Fazit für mich wir benötigen bei Einhaltung der in 13849 für KAT3-4 geforderten Anforderungen keinen weiteren Schütz. 
Einen Motorfehler kann man meiner Meinung ausschließen da z.B. ein Wickelungsfehler erkannt wird durch entsprechende Schutzbeschaltung. 

Das ist meine Meinung zu diesem Thema und kann durchaus Falsch sein!


----------



## istat_gb (15 Juli 2009)

Hallo, ich möchte auch mal meine Gedanken zum Ausdruck bringen und fragen, ob diese so richtig wären:

im Prinzip stimme ich Safety zu....


Redundant - also, 2 Schütze in Reihe.

Wenn ich mir das Beispel "Test2.pdf" ansehe, würde ich sagen, dass dies erfüllt ist: Ich denke, K71M und K72M sind für Rechts- / Linkslauf!? 

Wenn ich jetzt das K70M hinzuziehe habe ich egal welche Bewegung ich betrachte (linksdrehung, Rechtsdrehung) immer 2 Schütze in Reihe. Da nur allgemein die Drehbewegung betrachtet wird, könnte man ja vereinfacht sagen:

Kanal 1: K70M zur abschaltung
Kanal 2: K71M & K72M zur Abschaltung (da ja beide betrachtet werden müssen)

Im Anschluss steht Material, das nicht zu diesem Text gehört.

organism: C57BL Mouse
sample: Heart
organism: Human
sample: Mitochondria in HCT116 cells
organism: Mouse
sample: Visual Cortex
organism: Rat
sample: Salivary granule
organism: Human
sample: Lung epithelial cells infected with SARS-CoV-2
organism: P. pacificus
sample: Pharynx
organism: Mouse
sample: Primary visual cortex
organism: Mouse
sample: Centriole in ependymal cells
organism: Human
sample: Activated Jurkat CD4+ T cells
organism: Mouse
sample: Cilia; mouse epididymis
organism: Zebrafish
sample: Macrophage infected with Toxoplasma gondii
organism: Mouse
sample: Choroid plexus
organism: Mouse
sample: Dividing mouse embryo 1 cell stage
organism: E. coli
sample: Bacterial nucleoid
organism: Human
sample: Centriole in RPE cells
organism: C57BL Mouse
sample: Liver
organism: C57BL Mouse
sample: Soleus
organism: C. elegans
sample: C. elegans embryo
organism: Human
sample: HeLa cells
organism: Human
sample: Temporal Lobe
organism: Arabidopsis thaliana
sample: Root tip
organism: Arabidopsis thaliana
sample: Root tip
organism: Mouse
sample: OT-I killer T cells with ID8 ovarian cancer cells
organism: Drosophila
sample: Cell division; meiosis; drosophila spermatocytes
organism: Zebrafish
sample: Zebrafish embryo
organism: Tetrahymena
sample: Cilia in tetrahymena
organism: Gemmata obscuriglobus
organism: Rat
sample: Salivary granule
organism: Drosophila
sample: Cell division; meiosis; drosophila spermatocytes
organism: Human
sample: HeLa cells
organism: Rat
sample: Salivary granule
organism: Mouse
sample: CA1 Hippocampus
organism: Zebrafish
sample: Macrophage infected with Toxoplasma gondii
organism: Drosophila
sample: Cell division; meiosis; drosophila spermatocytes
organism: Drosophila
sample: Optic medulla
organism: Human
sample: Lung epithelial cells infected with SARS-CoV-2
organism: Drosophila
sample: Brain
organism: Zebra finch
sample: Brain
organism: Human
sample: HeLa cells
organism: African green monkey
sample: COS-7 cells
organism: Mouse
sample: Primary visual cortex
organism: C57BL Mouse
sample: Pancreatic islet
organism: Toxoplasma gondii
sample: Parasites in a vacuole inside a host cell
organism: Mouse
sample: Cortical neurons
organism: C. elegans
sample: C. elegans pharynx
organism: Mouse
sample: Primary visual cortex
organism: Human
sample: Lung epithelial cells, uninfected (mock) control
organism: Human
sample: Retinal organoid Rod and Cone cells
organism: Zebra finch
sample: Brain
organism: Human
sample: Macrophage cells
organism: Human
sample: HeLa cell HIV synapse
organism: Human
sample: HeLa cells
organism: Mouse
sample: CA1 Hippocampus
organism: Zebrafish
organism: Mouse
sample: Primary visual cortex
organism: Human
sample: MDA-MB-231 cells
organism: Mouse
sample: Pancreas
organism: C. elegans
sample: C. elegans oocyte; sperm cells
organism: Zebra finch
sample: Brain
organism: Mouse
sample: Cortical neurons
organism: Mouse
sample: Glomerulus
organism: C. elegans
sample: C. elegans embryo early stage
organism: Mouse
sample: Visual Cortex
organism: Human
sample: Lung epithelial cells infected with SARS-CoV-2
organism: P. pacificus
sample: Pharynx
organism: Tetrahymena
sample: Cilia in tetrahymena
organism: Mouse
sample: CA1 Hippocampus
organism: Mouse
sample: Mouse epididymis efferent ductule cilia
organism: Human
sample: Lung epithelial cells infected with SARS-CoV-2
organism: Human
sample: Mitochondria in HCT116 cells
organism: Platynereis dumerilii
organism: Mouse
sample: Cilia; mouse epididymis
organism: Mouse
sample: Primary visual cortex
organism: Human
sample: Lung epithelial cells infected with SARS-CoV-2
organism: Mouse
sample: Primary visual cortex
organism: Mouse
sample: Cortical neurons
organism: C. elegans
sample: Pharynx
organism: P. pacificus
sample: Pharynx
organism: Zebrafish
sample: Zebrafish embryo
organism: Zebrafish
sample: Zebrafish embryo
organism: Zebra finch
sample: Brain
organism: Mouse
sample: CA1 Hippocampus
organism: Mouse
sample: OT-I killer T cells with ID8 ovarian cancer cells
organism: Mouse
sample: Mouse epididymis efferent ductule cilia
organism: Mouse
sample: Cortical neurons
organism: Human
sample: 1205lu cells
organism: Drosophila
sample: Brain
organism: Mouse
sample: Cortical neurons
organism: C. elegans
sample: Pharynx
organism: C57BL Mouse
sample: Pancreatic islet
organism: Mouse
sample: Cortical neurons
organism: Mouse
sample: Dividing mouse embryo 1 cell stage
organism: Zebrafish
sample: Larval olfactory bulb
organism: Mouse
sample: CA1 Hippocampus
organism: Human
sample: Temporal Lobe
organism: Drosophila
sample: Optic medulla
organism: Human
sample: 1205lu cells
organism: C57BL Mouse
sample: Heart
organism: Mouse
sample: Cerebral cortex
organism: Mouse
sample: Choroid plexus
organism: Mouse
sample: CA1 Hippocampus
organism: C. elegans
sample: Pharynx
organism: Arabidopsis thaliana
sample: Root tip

Einfacher und wohl auch "besser" wäre natürlich, vor oder nach dem K70M ein weiteres zu setzen.


André


----------



## rostiger Nagel (15 Juli 2009)

istat_gb schrieb:


> Wenn ich mir das Beispel "Test2.pdf" ansehe, würde ich sagen, dass dies erfüllt ist: Ich denke, K71M und K72M sind für Rechts- / Linkslauf!?


 
Nein, die Zeichnungen zeigen eine Klassische Stern-Dreieck-Schaltung, keine Wendeschützschaltung.




istat_gb schrieb:


> Einfacher und wohl auch "besser" wäre natürlich, vor oder nach dem K70M ein weiteres zu setzen.


 
Ziel dieser Diskussion war es, von meiner Seite das K70M zu sparen und trotzdem sicher Still zu setzen. Noch ein zusätzliches Abschaltschütz zu K70M kommt nicht in Frage.


----------



## istat_gb (16 Juli 2009)

Helmut_von_der_Reparatur schrieb:


> Nein, die Zeichnungen zeigen eine Klassische Stern-Dreieck-Schaltung, keine Wendeschützschaltung.


 
Ja, wenn ich beim ersten mal richtig geschaut hätte, wäre es mir bestimmt aufgefallen - das passiert halt, wenn man im Zeitdruck noch unbedingt auf eine Frage antworten will!

OK, also, hierbei würde ich aber dann trotzdem sagen, dass es eigtl OK wäre, da wir ja immernoch (mindestens) 2 Schütze ihaben, die zusammen funktionieren müssen - also Redundanz.


André


----------



## Safety (16 Juli 2009)

Ich habe weiter oben versucht das rein nach Norm zubewerten. Aber ich würde auch noch einen Schütz davor setzen, damit ich meinem Nick gerecht werde.


----------



## Dumbledore (17 Juli 2009)

oops Fehler ...


----------